__Stored data__

════════

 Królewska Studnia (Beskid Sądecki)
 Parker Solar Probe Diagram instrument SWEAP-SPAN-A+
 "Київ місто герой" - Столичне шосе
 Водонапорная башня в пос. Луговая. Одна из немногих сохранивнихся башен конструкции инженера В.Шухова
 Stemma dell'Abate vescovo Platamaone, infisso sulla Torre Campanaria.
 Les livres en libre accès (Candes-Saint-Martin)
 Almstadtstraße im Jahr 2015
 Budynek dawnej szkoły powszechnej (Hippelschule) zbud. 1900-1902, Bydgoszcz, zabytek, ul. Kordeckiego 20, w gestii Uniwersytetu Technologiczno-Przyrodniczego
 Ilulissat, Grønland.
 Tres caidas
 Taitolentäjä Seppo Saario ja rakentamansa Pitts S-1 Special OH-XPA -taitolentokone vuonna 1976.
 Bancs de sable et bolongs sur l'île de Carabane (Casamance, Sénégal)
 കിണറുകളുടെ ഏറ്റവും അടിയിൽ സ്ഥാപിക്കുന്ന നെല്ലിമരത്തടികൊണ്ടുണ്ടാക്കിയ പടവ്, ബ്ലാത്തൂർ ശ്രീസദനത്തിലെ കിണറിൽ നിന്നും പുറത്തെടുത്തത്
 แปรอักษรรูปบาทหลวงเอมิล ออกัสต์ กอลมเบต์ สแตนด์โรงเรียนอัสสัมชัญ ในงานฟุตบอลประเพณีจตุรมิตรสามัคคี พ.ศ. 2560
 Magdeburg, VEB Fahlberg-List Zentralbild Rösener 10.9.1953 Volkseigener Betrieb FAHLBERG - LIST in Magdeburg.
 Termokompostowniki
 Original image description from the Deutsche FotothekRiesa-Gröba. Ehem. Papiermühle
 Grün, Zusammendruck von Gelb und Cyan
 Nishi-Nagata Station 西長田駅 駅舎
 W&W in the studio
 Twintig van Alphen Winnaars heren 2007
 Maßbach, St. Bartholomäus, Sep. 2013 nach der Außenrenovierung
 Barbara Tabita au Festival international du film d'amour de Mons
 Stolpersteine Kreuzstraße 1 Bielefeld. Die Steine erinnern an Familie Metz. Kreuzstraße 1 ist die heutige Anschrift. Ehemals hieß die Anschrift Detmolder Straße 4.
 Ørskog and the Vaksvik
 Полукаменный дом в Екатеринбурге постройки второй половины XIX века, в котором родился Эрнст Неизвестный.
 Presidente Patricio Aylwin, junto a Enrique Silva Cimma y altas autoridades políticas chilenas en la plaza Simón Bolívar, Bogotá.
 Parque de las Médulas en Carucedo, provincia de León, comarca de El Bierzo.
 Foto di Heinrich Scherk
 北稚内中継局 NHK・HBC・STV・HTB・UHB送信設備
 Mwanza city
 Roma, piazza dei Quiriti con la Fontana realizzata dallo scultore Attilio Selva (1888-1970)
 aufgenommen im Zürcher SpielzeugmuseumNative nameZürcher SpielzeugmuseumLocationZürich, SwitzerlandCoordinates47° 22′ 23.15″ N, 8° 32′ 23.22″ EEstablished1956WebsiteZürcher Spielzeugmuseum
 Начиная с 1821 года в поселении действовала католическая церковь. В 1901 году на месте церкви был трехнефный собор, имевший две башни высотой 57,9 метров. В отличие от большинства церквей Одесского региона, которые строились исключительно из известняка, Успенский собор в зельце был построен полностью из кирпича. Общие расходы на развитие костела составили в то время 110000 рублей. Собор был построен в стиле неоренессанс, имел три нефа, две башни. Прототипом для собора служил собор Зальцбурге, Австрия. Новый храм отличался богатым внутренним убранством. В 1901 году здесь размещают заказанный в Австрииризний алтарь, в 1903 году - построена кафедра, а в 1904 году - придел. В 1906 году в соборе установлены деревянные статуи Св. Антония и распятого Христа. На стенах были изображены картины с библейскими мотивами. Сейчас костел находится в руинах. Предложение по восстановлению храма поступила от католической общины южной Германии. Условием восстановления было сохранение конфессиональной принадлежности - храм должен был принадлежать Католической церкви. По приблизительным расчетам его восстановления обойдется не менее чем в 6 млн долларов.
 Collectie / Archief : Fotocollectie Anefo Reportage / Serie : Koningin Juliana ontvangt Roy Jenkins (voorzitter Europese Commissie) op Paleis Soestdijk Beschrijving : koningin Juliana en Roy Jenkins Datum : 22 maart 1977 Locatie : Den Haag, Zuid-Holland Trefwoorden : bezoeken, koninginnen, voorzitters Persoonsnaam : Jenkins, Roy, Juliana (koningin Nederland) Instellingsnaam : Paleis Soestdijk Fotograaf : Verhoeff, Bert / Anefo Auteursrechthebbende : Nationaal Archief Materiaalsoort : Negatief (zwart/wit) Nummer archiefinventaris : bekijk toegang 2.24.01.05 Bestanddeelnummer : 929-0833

════════

__Work order__
Nothing should be returned except the lines from the first line of the data above through the line with "Almstadtstraße im Jahr 2015", each one exact.

__Answer to the exercise__
 Królewska Studnia (Beskid Sądecki)
 Parker Solar Probe Diagram instrument SWEAP-SPAN-A+
 "Київ місто герой" - Столичне шосе
 Водонапорная башня в пос. Луговая. Одна из немногих сохранивнихся башен конструкции инженера В.Шухова
 Stemma dell'Abate vescovo Platamaone, infisso sulla Torre Campanaria.
 Les livres en libre accès (Candes-Saint-Martin)
 Almstadtstraße im Jahr 2015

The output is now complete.